Biology of a Large Language Model - chunhualiao/public-docs GitHub Wiki
https://transformer-circuits.pub/2025/attribution-graphs/biology.html
The linked paper introduces a novel method for reverse-engineering language models using attribution graphs, demonstrated through case studies on Claude 3.5 Haiku. Here’s a structured breakdown of its key insights:
Core Methodology
-
Local Replacement Models:
The researchers build simplified, interpretable proxy models that:- Use human-interpretable features (e.g., concepts like “Texas” or “rhyme scheme”)
- Inherit attention patterns from the original model
- Include error nodes to quantify gaps in interpretability[1]
-
Attribution Graphs:
These directed graphs map how features interact to produce outputs:- Nodes represent conceptual features
- Edges show causal relationships between features
- Pruned and grouped into supernodes for readability[1]
-
Validation via Interventions:
Hypothesized mechanisms are tested by:- Inhibiting/activating specific feature clusters
- Measuring downstream effects on model behavior[1]

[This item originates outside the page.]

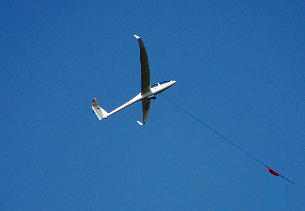 Segelflugzeug beim Windenstart auf dem Flugplatz Uetersen. This is D-6510, a DG1000S

The article clarifies that attribution graphs and simplified proxy models are distinct but interconnected components of their interpretability framework:
-
Simplified Proxy Models
These are purpose-built replacements for the original model ([1][4]):- Use human-interpretable features (e.g., "Texas" or "rhyme scheme")
- Inherit attention patterns from Claude 3.5 Haiku
- Include error nodes to quantify interpretability gaps
-
Attribution Graphs
These are computational maps derived from the proxy models ([1][4]):- Show causal relationships between features in the proxy model
- Pruned to 10% of original nodes while retaining 80% explanatory power
- Group related features into supernodes for readability
Key Differences
Aspect | Proxy Models | Attribution Graphs |
---|---|---|
Purpose | Mimic original model's behavior | Visualize causal pathways in proxy models |
Structure | Functional neural networks | Directed graphs with nodes/edges |
Validation | Match original model's outputs | Tested via feature inhibition/activation |
The proxy models act as interpretable substitutes for Claude 3.5 Haiku, while attribution graphs provide a mechanistic lens to understand how these proxies process information. Their combined use allows both behavioral fidelity and computational transparency.
Key Case Studies
1. Multi-Step Reasoning
For the prompt “Fact: the capital of the state containing Dallas is”:
- The attribution graph revealed two distinct steps:
Dallas → Texas
→Texas + capital → Austin
[1] - Intervention proof: Suppressing “Texas” features caused outputs like “Sacramento” when California-related features were activated[1]
2. Poetry Planning
When generating rhyming couplets:
- Pre-writing planning: Features for candidate end-words (e.g., “rabbit”) activated before composing the line[1]
- Backward chaining: The model structures intermediate words (e.g., “like a”) to reach the planned rhyme[1]
- Steering experiments showed 70% success rate in forcing specific end-words via feature injections[1]
3. Multilingual Processing
For prompts meaning “big” in English, French, and Chinese:
- Shared language-agnostic features handled the antonym operation (“small”)
- Language-specific features determined output syntax[1]
- Cross-lingual interventions: Swapping antonym/synonym operations worked across languages despite being derived from English data[1]
Limitations and Implications
- Partial interpretability: Attribution graphs explain ~25% of prompts analyzed[1]
- Scale dependence: Multilingual features become more prevalent in larger models[1]
- Practical impact: These methods help audit model reliability but remain labor-intensive
The work demonstrates that even advanced models like Claude 3.5 Haiku use human-like intermediate steps (e.g., planning, multi-hop reasoning), validated through rigorous experimentation. However, full reverse-engineering remains challenging due to the models’ inherent complexity[1].